**Your goal**
Your copy starts at the line containing "RAÄ-nr Åker 136:1. Motiv: RAÄ-nr" and ends at the last line of the material below. Reproduce those lines exactly, with no pictures.

(Material shown)

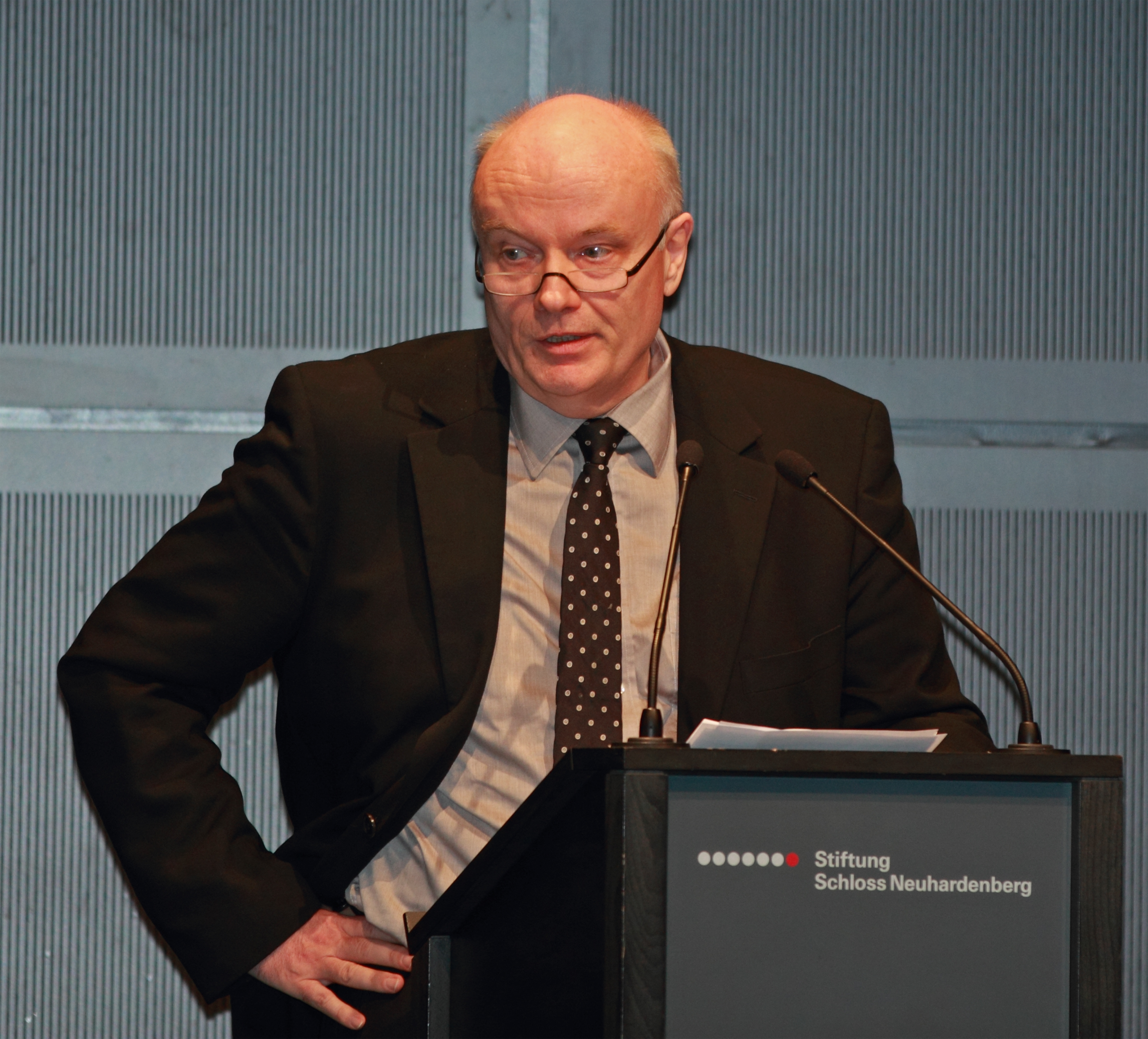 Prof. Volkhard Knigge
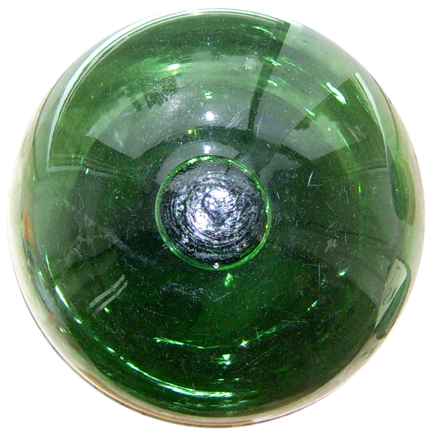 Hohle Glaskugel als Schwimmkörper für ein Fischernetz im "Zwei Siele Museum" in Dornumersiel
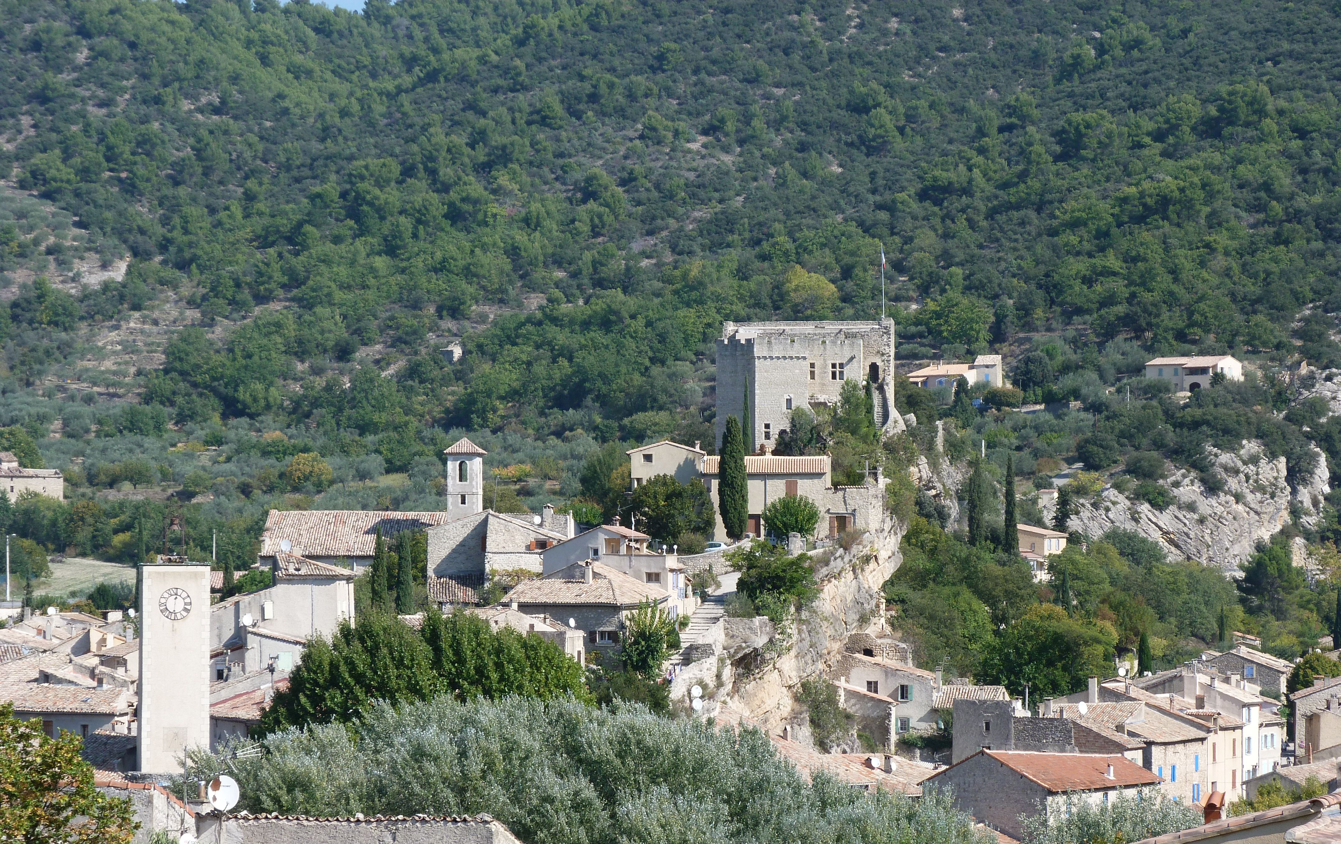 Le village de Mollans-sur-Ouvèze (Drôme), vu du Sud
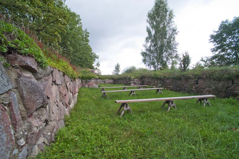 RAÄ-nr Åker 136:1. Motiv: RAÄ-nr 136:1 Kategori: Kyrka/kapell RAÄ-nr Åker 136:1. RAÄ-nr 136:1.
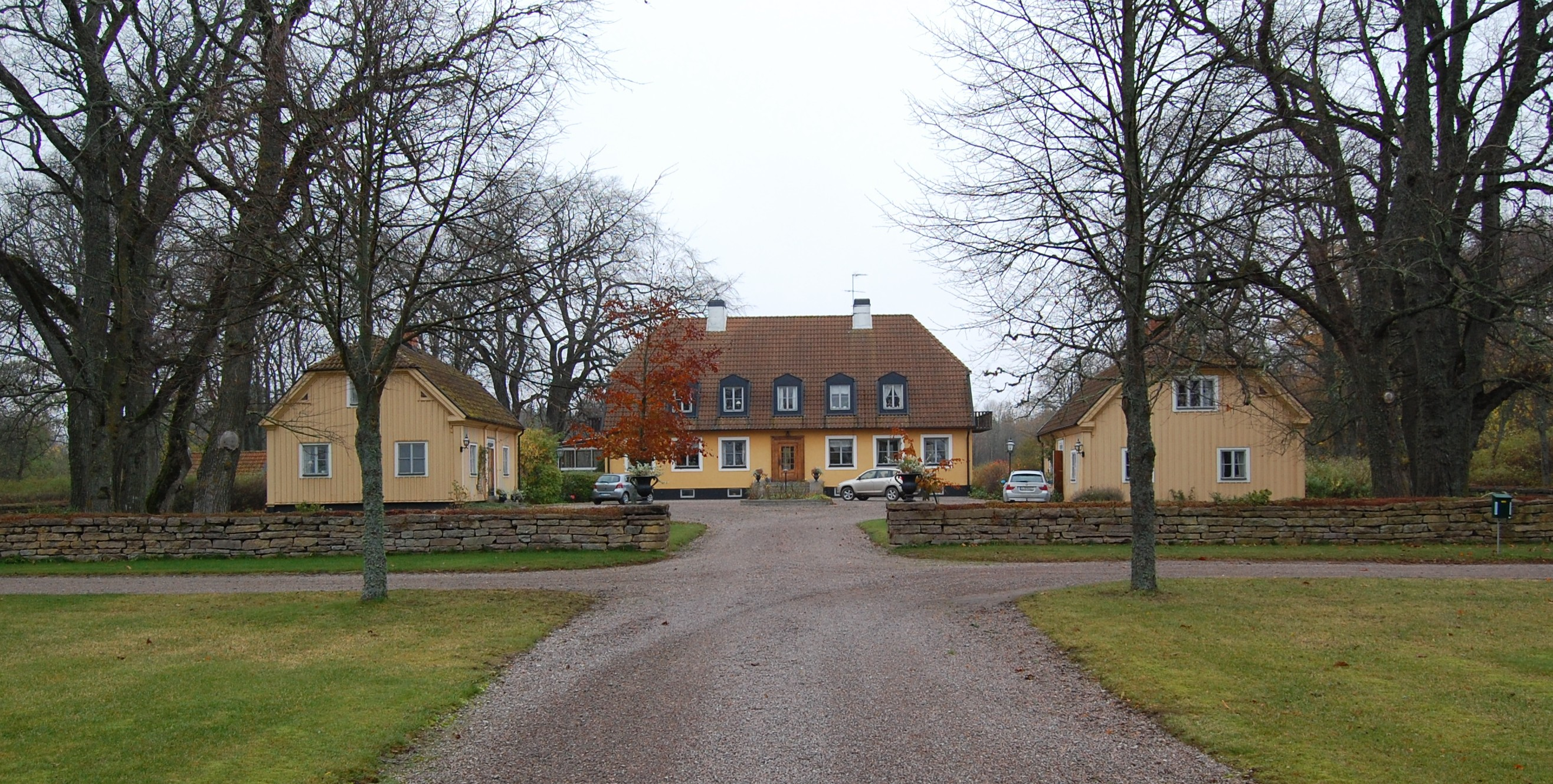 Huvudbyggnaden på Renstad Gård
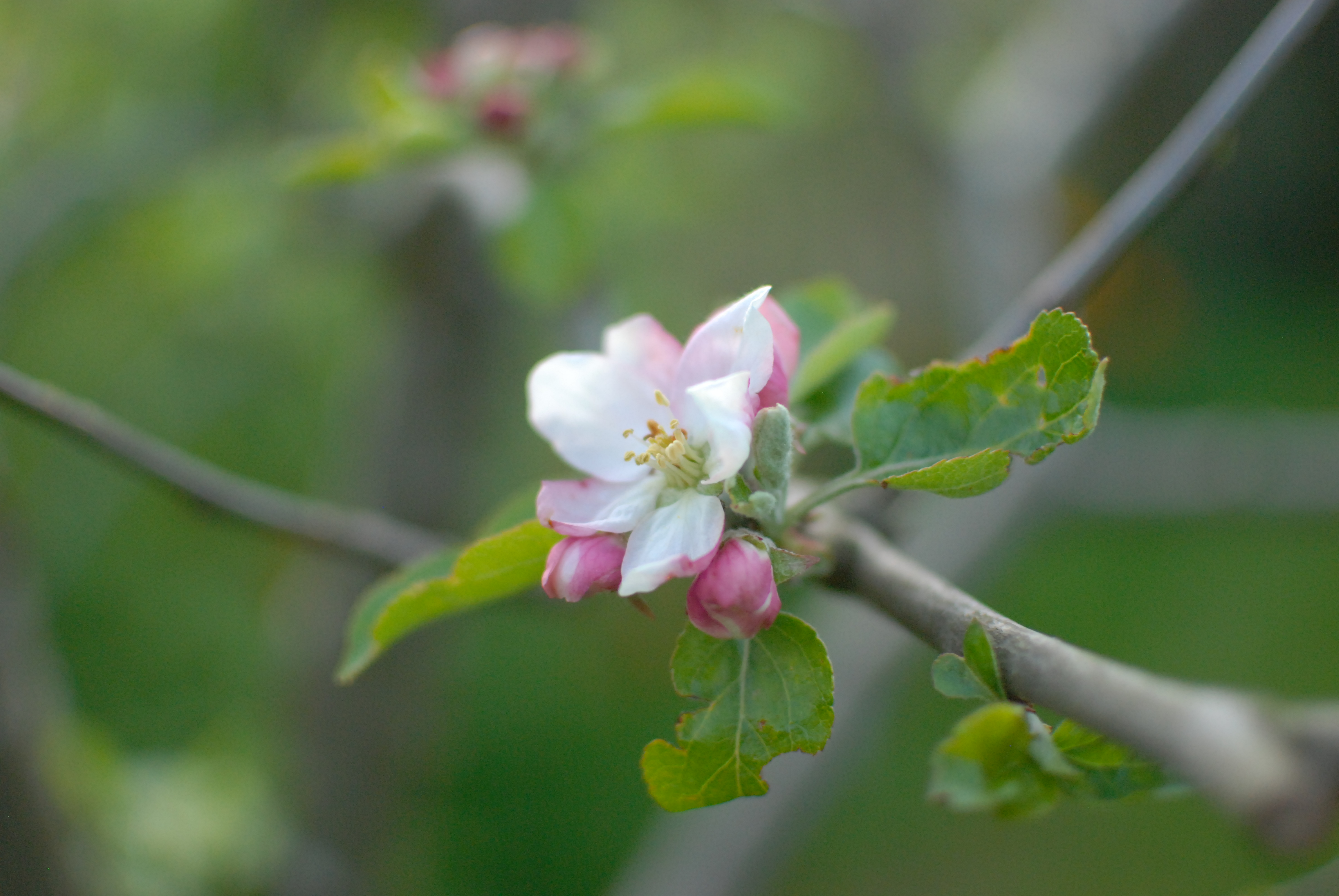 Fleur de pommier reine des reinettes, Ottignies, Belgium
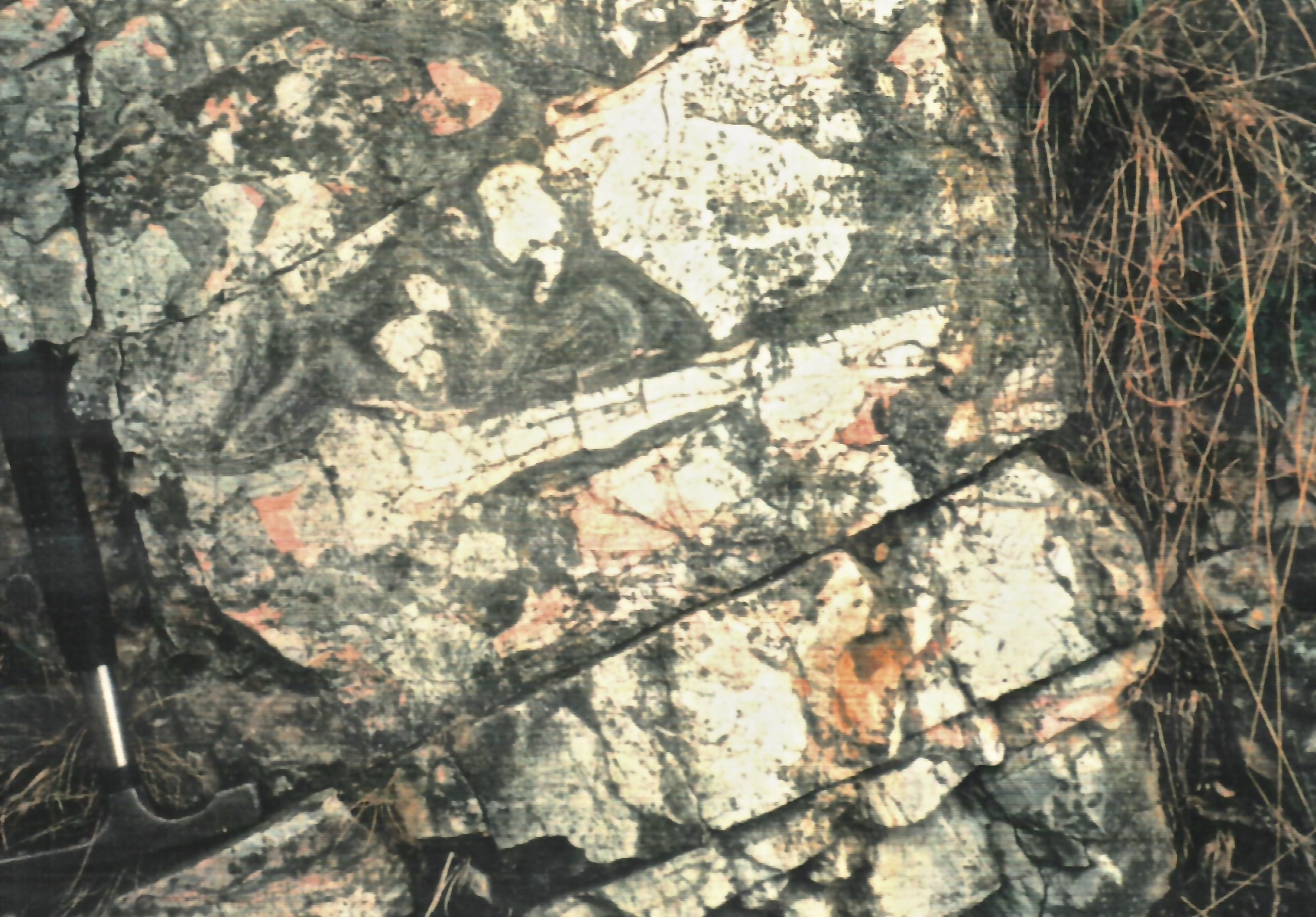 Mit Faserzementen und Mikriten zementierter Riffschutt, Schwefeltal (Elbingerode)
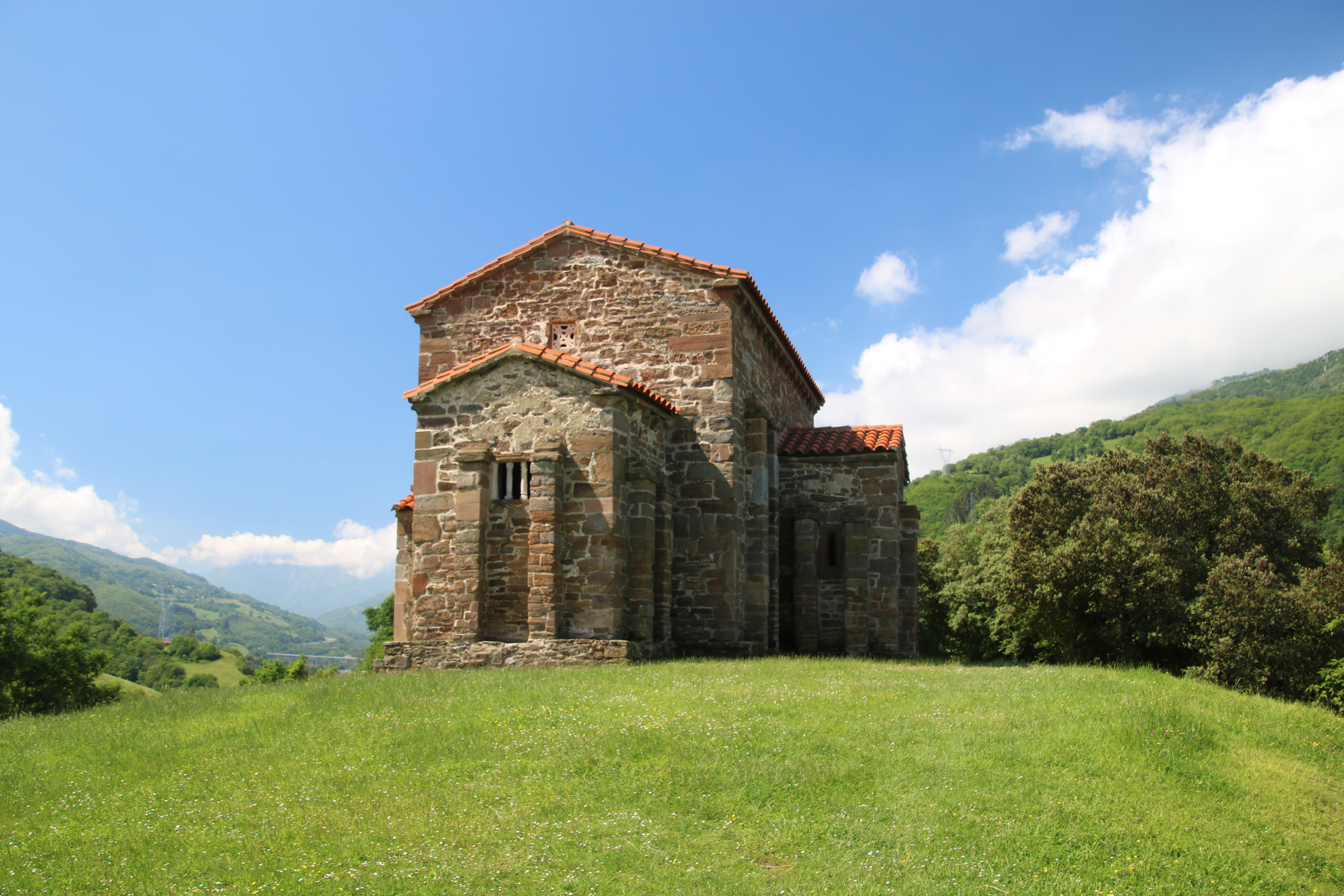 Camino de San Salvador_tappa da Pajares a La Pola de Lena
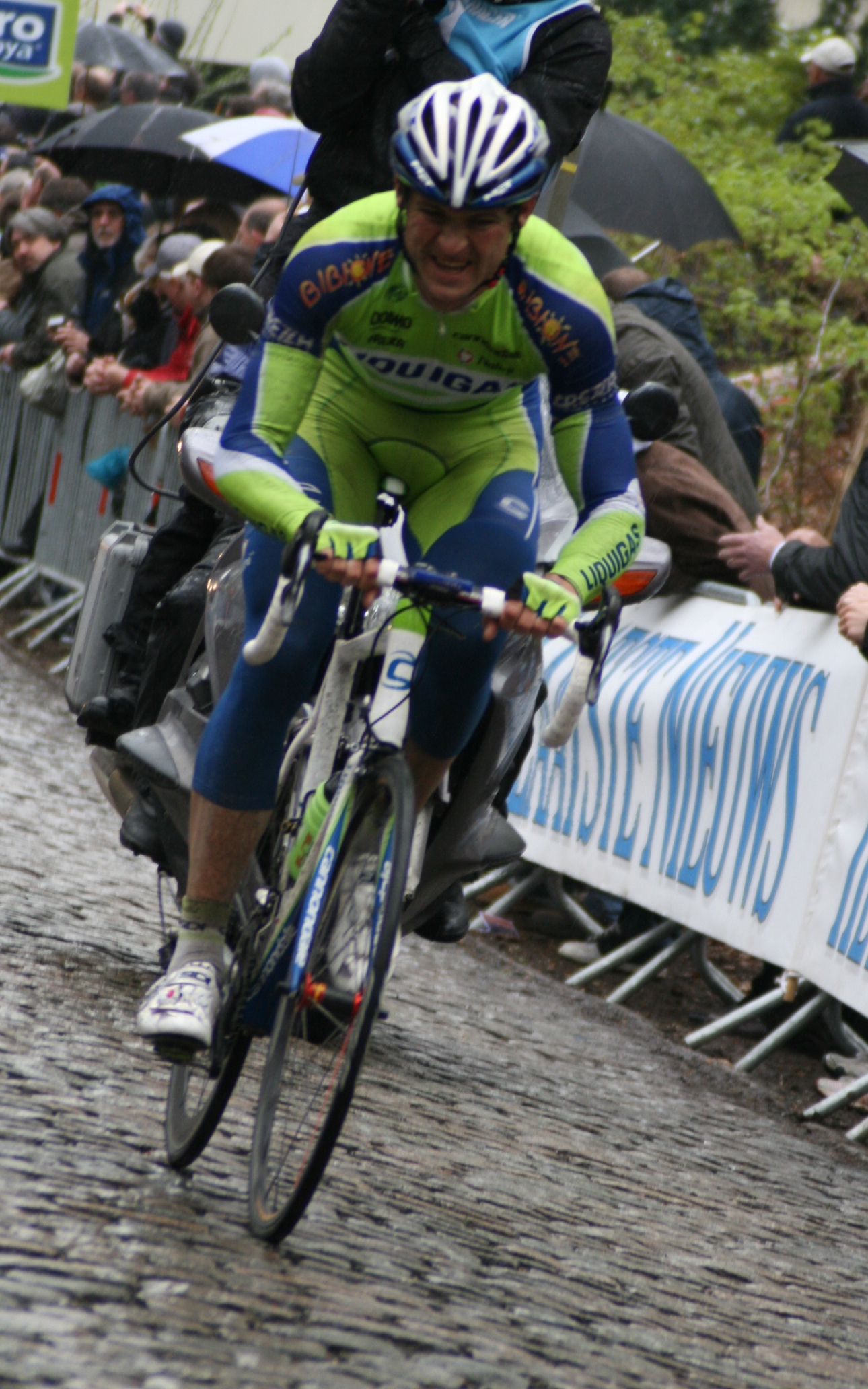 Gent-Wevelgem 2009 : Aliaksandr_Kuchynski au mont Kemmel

(End Material shown)

**Finished task**
 RAÄ-nr Åker 136:1. Motiv: RAÄ-nr 136:1 Kategori: Kyrka/kapell RAÄ-nr Åker 136:1. RAÄ-nr 136:1.
 Huvudbyggnaden på Renstad Gård
 Fleur de pommier reine des reinettes, Ottignies, Belgium
 Mit Faserzementen und Mikriten zementierter Riffschutt, Schwefeltal (Elbingerode)
 Camino de San Salvador_tappa da Pajares a La Pola de Lena
 Gent-Wevelgem 2009 : Aliaksandr_Kuchynski au mont Kemmel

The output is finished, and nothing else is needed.